There are many useful articles in this list of references, so I’ve included them here.

  1. Cauda Equina Syndrome
  2. Opioid Metabolism
  3. Controlled Substance Act
  4. Alcohol Epidemic
  5. Opioid Epidemic Deception
  6. Overdose Deaths by Heroin/Fentanyl 71percent
  7. Washington Legal Foundation and PROP
    Legal Complaint Filed Against CDC Opioid Guidelines
  8. Physicians for Responsible Opioid Prescribing
  9. Dr Kolodny refers to “Heroin” Pills
  10. Dr Ballantyne’s Narrative
  11. Millennium Opioid Metabolite DNA Test
  12. Opioid Serum Measurements
  13. Medical Advisory Committee
  14. NYT: Addiction Treatment with a Dark Side
    Addiction Treatment With a Dark Side
  15. Sharp Rise in Buprenorphine ER Visits
  16. Heroin and Buprenorphine Molecular Profile]
  17. Q&A with Dr. Kolodny, Phoenix House
  18. Fentanyl, as Reported by CNN
  19. NIH Estimates Pain Patient “Addiction” 5 Percent
  20. Pain Patient “Opioid Use Disorder” without Risk Factors 0.19 percent
  21. Rebuttal by Dr. Kolodny and Dr. Ballantyne
  22. Morphine Equivalent Dosing
  24. Red Lawhern, PhD and Pain Patient Advocate
  25. Jacob Sullum Reason
  26. Unleashed, Matt Connarton Interviews Red Lawhern 11/28/18

3 thoughts on “It’s a (illicit) Fentanyl Crisis, Stupid!

  1. Judith E Hizer

    This just may be your most important post yet. I am a chronic pain patient who is severely allergic to opiods (think anaphylaxis and ER visit). So I can very well tell you what can happen to patients whose pain is under-treated or un-treated.
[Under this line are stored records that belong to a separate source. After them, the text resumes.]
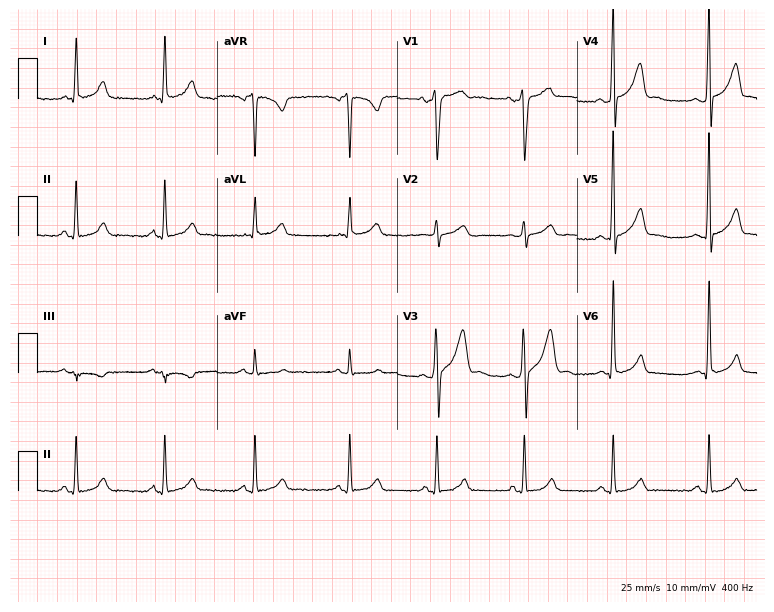
Resting 12-lead electrocardiogram. Patient: a man, 34 years old. Read as a normal ECG.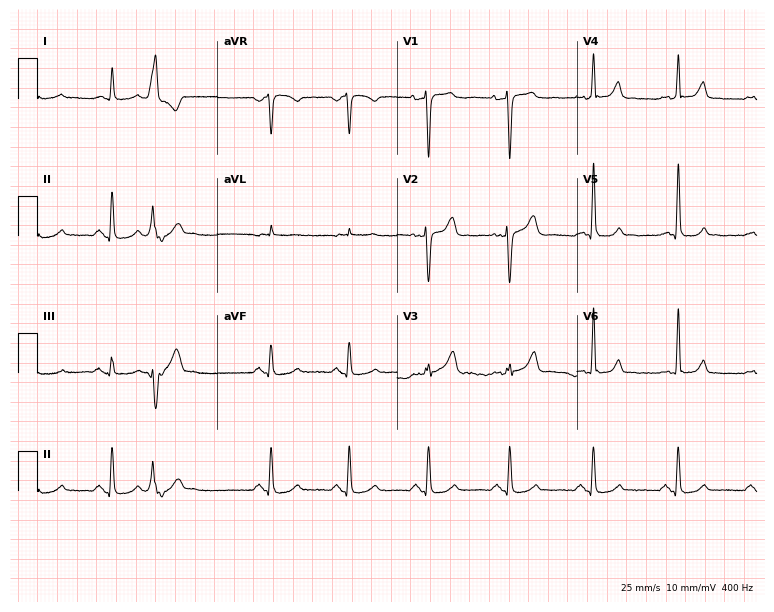
Standard 12-lead ECG recorded from a female, 48 years old (7.3-second recording at 400 Hz). None of these six findings is recorded: first-degree AV block, right bundle branch block, left bundle branch block, sinus bradycardia, atrial fibrillation, sinus tachycardia. Other findings, if any, are not listed.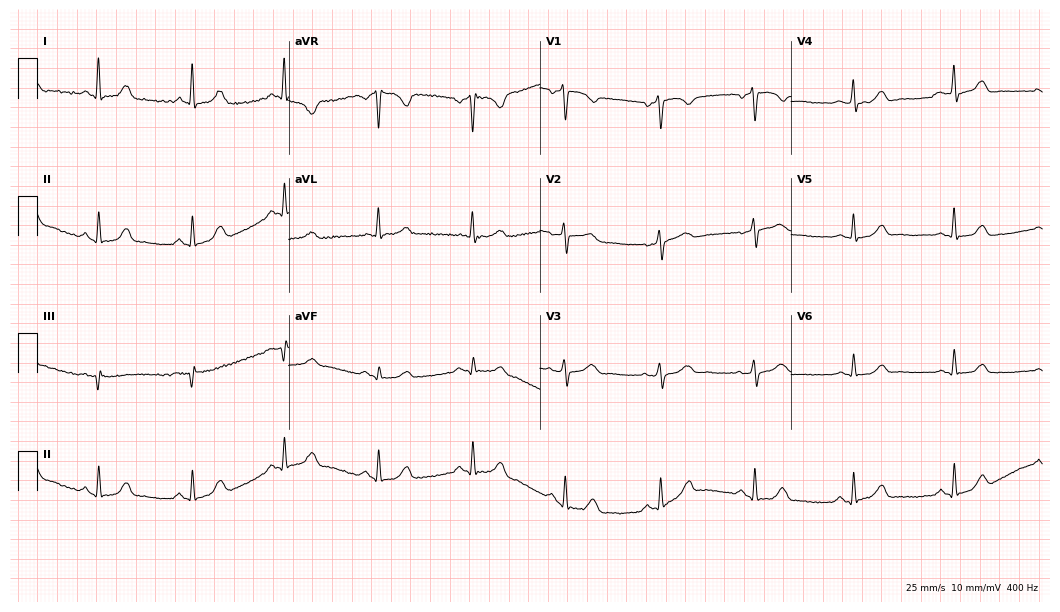
ECG (10.2-second recording at 400 Hz) — a 61-year-old female patient. Labelled as a normal ECG.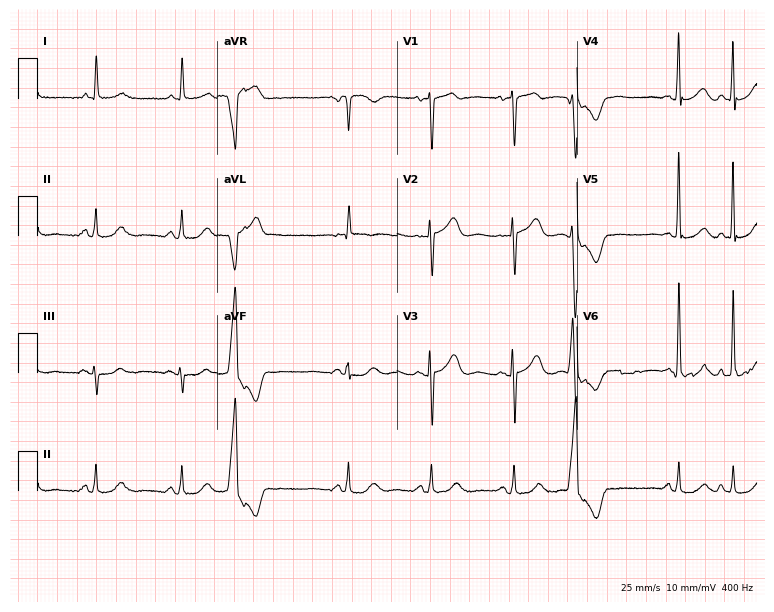
Electrocardiogram (7.3-second recording at 400 Hz), an 85-year-old man. Of the six screened findings (first-degree AV block, right bundle branch block (RBBB), left bundle branch block (LBBB), sinus bradycardia, atrial fibrillation (AF), sinus tachycardia), none is recorded.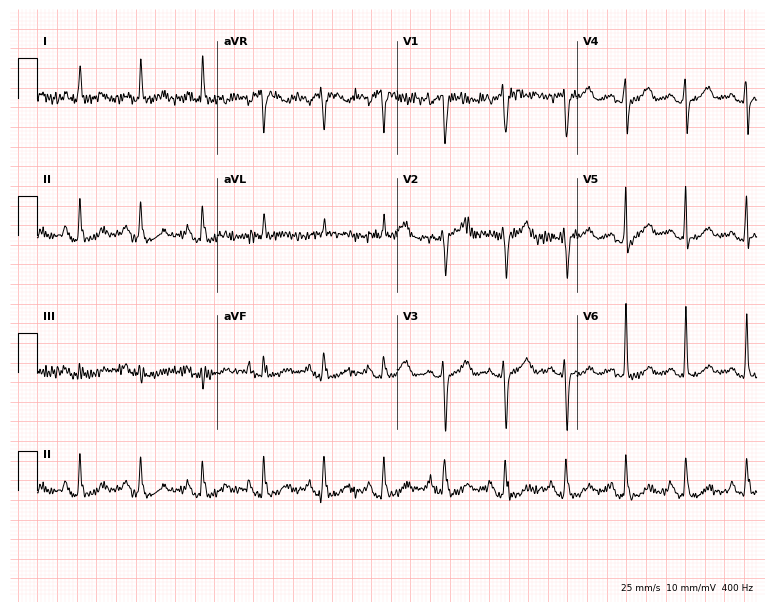
12-lead ECG (7.3-second recording at 400 Hz) from a 72-year-old female. Screened for six findings — first-degree AV block, right bundle branch block, left bundle branch block, sinus bradycardia, atrial fibrillation, sinus tachycardia — none is recorded. Findings outside these six are not listed.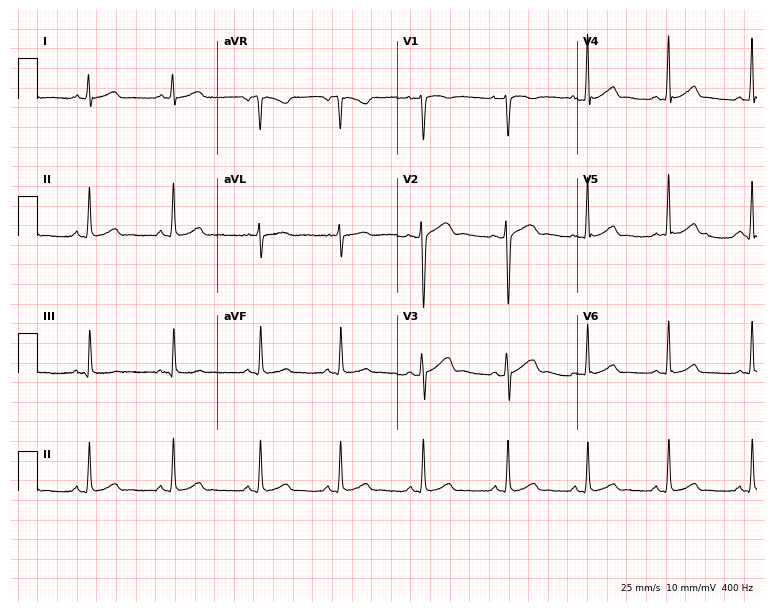
12-lead ECG from a 20-year-old woman. Labelled as a normal ECG.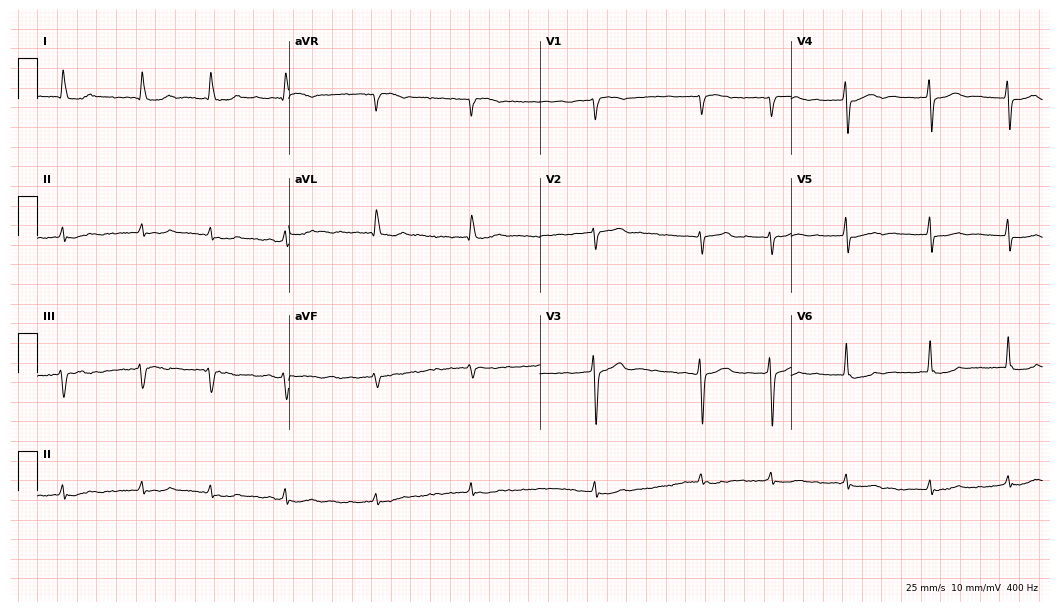
ECG (10.2-second recording at 400 Hz) — a woman, 75 years old. Findings include atrial fibrillation.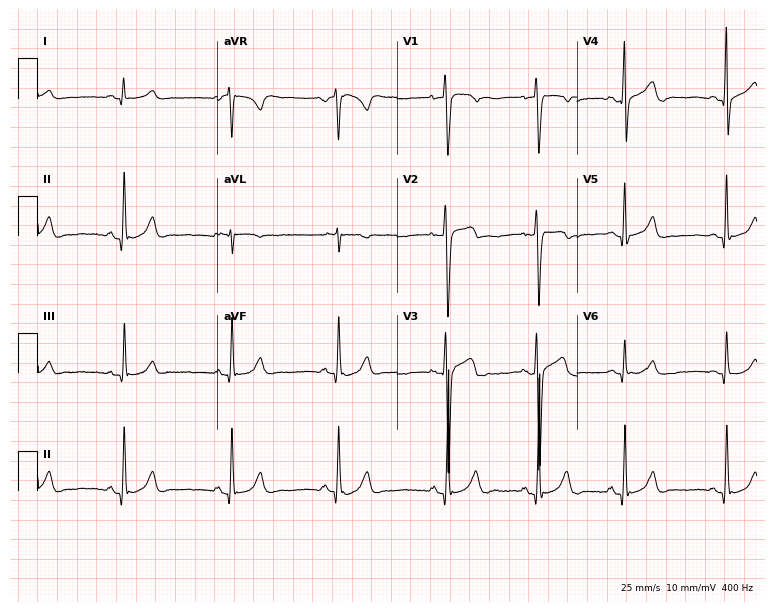
ECG — a 20-year-old man. Labelled as a normal ECG.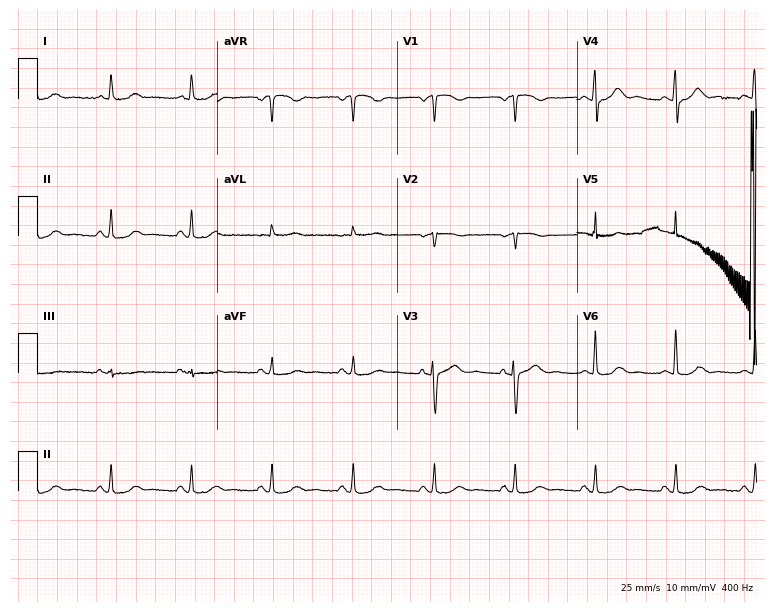
Standard 12-lead ECG recorded from a 65-year-old female patient (7.3-second recording at 400 Hz). Read as a normal ECG.

I’ve lost many of my normal functions including my autonomic nervous system, sleep, focus and concentration… It took a long time to find pain medication I could tolerate (due to a mast cell disorder) and to figure out how to handle breakthrough pain. Even with this I have some pretty serious limitations. So much everyday stuff that I can’t do. I share your posts often in solidarity with my pain warrior community who can and do take opioids responsibly and are being used as a scapegoat. Are there people who get addicted to opioids? Absolutely. But not nearly as many as one might think. And not everyone is irresponsible enough to let it fester if it happens. I once had a friend who said they were addicted after needing it for severe radiation burns due to a medical error. This friend immediately took steps to recover and never slid into the abyss. Never once bought anything illicit. Never returned to it. … I am not naive enough to not think that pharma companies don’t have their own hand in this conversation as much as the addiction recovery industry. But it is vital that this conversation include voices from the chronic pain community as well as from the scientific community. And you do that well. Thank you.

    Liked by 2 people

    1. Zyp Czyk Post author

      It seems like our society wants to blame everyone except the one who ended up addicted: Pharma companies, doctors, and pain patients.

      Why do people with addiction get a pass when pain patients are held responsible for their own pain?